Llega el amanecer y un espeso silencio detiene la vida de los pueblos. Un cielo de estaño cubre la bóveda del firmamento y los copos de nieve caen pausados y temblorosos como una cortina de gasa. Las montañas borran sus perfiles milenarios y los tejados de las casas transforman sus siluetas bajo un manto de nieve como de cuentos infantiles. Los ríos y arroyos bajan broncos y enfurecidos por entre los valles desmoronados por los ventisqueros. Las ramas de los pinos sostienen, alicaídas y sumisas, gorros de nieve como nubes deshilachadas y a sus pies culebrean caminos y carreteras difíciles de transitar. La lámina de plata de la noche acoge el sueño de muchas pesadillas mientras en las casas se cuelan afilados cuchillos a los que batimos con lumbres y calefacciones como una caricia a nuestro bienestar.
Este alud de imágenes, más o menos literario, acude a mi memoria de infancia y me persigue siempre que llegan las nieves. La realidad es otra. La realidad se viste con ropajes de frío y penurias para los ganaderos, para los niños que usan el trasporte escolar por carreteras casi inaccesibles, para los que unen sus quehaceres con la intemperie y caminos intrincados, y para todos aquellos pequeños pueblos que aparecen escritos en el mapa con letra pequeña.

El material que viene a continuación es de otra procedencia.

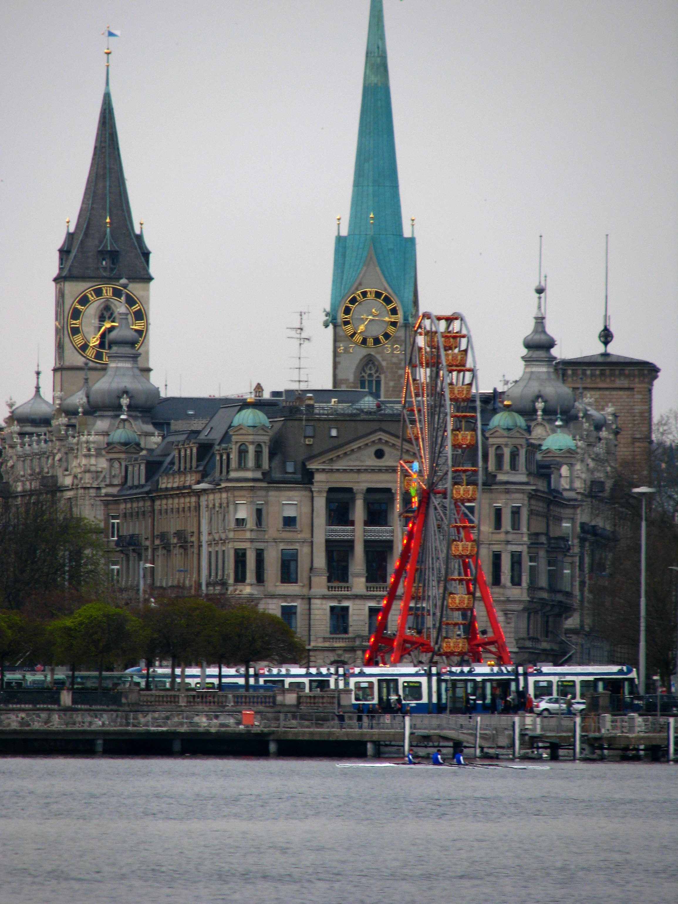 Bürkliplatz in Zürich and ZSG landing gate, St. Peter (left) and Fraumünster church towers in the background.

El mundo de la comunicación más primario comienza por cubrir las necesidades básicas: comida, médico, colegio… además de los servicios de telefonía fija y móvil por si nos da el “patatús” y no encontremos el remedio ni siquiera con un consejo médico.
Mientras escribo envuelta en ropajes blancos de nieve se me cuela como una serpiente dentro del mismo campo semántico una palabrita miserable: Blanqueo. Y no va de pintura. Qué va. Mientras luchamos contra el temporal y los recortes que nos engullen como el lobo ahí van: Luis Bárcenas, Gürtel, Urdangarín, ERES, Pallerols… -me faltan líneas-. Para llorar.